Falando na apresentação de um manifesto que propõe várias medidas para “salvar” o Serviço Nacional de Saúde (SNS), que também assinou, o antigo ministro, a propósito do período de férias de verão e da propagação do novo coronavírus, que provoca a doença COVID-19, avisou: “Preparemo-nos para o que aí vem”.

“Assinei o manifesto porque tem os pontos mais importantes do que é necessário fazer no SNS”, explicou, falando depois da “situação complicada” na região de Lisboa e Vale do Tejo, com muitos casos de novas infeções pela COVID-19.

“Das 600 ou 700 mil pessoas que não têm médico de família, 80% estão em Lisboa. Lisboa foi abandonada durante décadas. Eu também abandonei Lisboa”, disse o antigo ministro.

Questionada pela Lusa à margem da cerimónia, a ministra da Saúde, Marta Temido comentou o alerta de Correia de Campos sobre a mobilidade em tempo de férias assim: “Preocupação com esses movimentos em si não, com alguma menor consciência relativamente aos riscos em que as pessoas incorrem sim”.
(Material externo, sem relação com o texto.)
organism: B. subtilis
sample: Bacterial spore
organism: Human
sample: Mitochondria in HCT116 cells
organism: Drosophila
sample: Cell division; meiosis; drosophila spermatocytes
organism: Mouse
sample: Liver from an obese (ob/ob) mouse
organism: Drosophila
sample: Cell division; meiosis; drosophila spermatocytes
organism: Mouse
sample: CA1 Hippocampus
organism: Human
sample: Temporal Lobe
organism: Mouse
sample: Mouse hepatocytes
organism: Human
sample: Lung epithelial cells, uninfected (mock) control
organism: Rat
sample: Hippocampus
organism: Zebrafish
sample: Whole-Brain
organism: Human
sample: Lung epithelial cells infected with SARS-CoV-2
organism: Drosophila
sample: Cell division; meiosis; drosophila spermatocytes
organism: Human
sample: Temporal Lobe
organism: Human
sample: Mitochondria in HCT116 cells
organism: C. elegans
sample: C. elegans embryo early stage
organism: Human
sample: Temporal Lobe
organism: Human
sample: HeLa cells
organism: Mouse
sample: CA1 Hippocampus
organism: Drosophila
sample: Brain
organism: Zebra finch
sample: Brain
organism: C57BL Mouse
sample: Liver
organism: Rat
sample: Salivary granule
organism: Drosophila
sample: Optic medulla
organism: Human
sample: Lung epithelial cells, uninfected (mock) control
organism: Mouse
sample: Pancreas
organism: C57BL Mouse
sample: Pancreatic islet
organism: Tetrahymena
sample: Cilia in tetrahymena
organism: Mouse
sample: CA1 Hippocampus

A propósito dessa maior mobilidade em período de férias a ministra salientou que as pessoas são responsáveis pelos seus movimentos, decisões e comportamentos.

“Porque não há forma nenhuma de por uma força de segurança a controlar os movimentos de cada indivíduo e também não há forma nenhuma de prender as pessoas em casa, até ao final da pandemia. Nós não sabemos ainda quando é que vai terminar esta pandemia. E portanto as pessoas tem mesmo que ter atitudes, comportamentos, práticas, que sejam de uma grande cautela, de uma grande ponderação, e nem sempre se tem visto isso”, alertou a ministra.
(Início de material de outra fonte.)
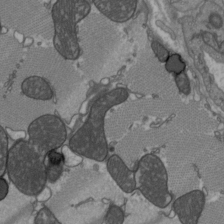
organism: C57BL Mouse
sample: Heart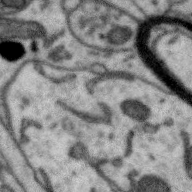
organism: Zebra finch
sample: Brain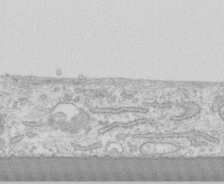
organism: Human
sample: CRL-1474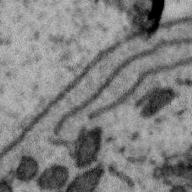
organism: Zebra finch
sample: Brain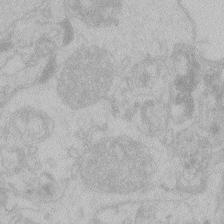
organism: Zebrafish
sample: Macrophage infected with Toxoplasma gondii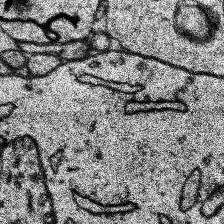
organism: Human
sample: Temporal Lobe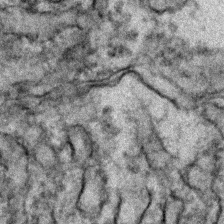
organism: Zebrafish
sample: Zebrafish embryo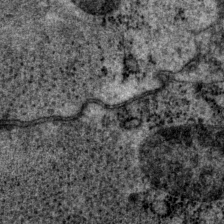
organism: P. pacificus
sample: Pharynx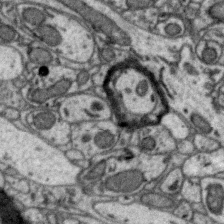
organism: Zebra finch
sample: Brain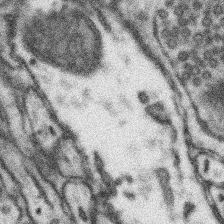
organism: Mouse
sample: Somatosensory cortex neuropil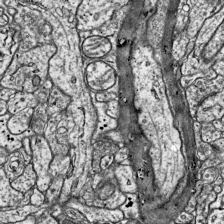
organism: Mouse
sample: Visual Cortex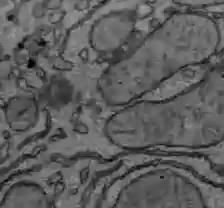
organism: C57BL Mouse
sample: Liver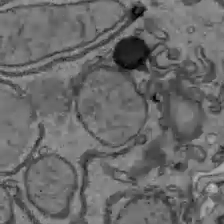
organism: C57BL Mouse
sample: Liver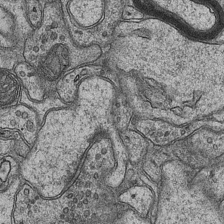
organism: Mouse
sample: CA1 Hippocampus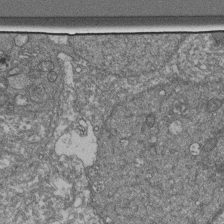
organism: Human
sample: Retinal organoid Rod and Cone cells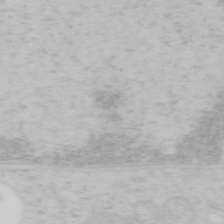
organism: Mouse
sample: OT-I killer T cells with ID8 ovarian cancer cells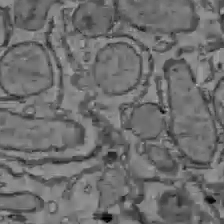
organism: C57BL Mouse
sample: Liver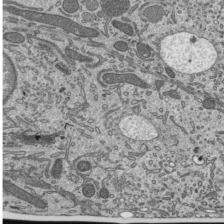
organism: Mouse
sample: Mouse epididymis efferent ductule cilia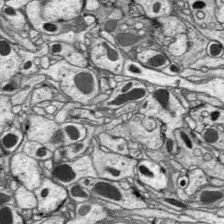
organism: Drosophila
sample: Optic lobe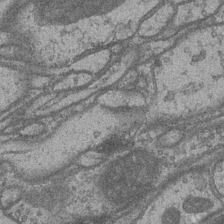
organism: Drosophila
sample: Optic medulla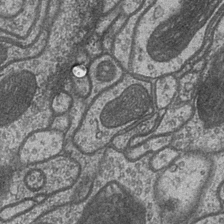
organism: Drosophila
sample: Optic medulla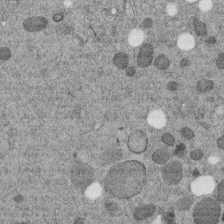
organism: C. elegans
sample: C. elegans embryo early stage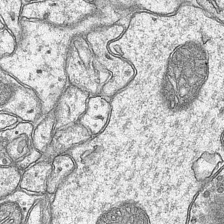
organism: Mouse
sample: CA1 Hippocampus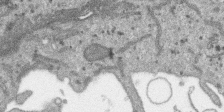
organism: Human
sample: Lung epithelial cells infected with SARS-CoV-2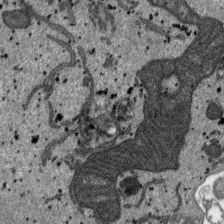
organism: Human
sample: Lung epithelial cells, uninfected (mock) control

Marta Temido relembrou ainda que o país só vai voltar “à normalidade” quando houver um tratamento ou uma vacina para a COVID-19 e que até tal acontecer as pessoas têm de se habituar a “viver com a doença e tentar evitar as situações de doença extrema e as fatalidades”.
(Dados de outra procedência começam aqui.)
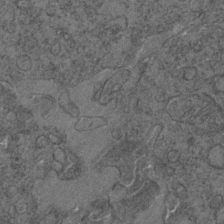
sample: Trachea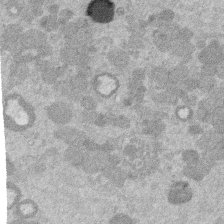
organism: Mouse
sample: Dividing mouse embryo 1 cell stage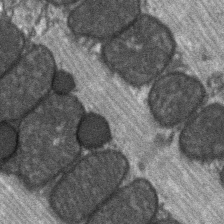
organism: C57BL Mouse
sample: Soleus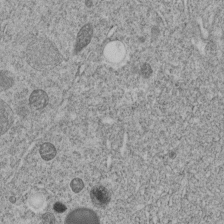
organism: C. elegans
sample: C. elegans embryo early stage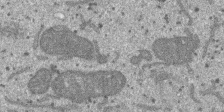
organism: Human
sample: Lung epithelial cells infected with SARS-CoV-2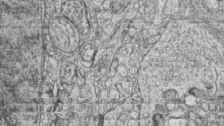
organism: Zebrafish
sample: synaptic ribbons in rod cells and cone cells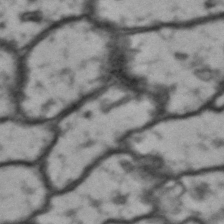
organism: Drosophila
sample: Brain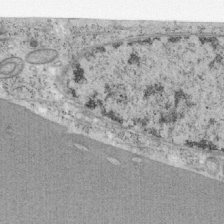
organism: Human
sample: HeLa cells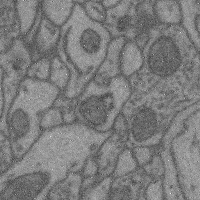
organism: Mouse
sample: Cerebral cortex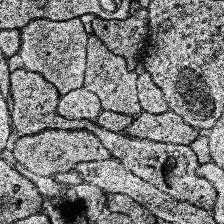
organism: Human
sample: Temporal Lobe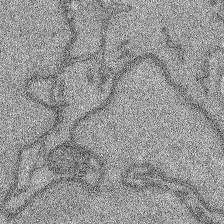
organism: Human
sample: HeLa cells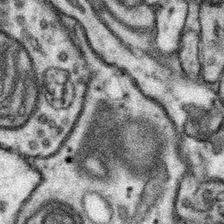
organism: Mouse
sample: Somatosensory cortex neuropil

“E temos que também manter um nível de transmissão da infeção que seja gerível pelo sistema de saúde”, acrescentou, lembrando a situação de muitos novos casos na região de Lisboa e Vale do Tejo, onde está suspensa a atividade assistencial não COVID-19, “algo que é emergente resolver”.

Portugal registou mais oito mortes causadas pela COVID-19 do que na segunda-feira e mais 229 infetados, cerca de 82% dos quais na Região de Lisboa e Vale do Tejo, segundo a Direção-Geral da Saúde (DGS).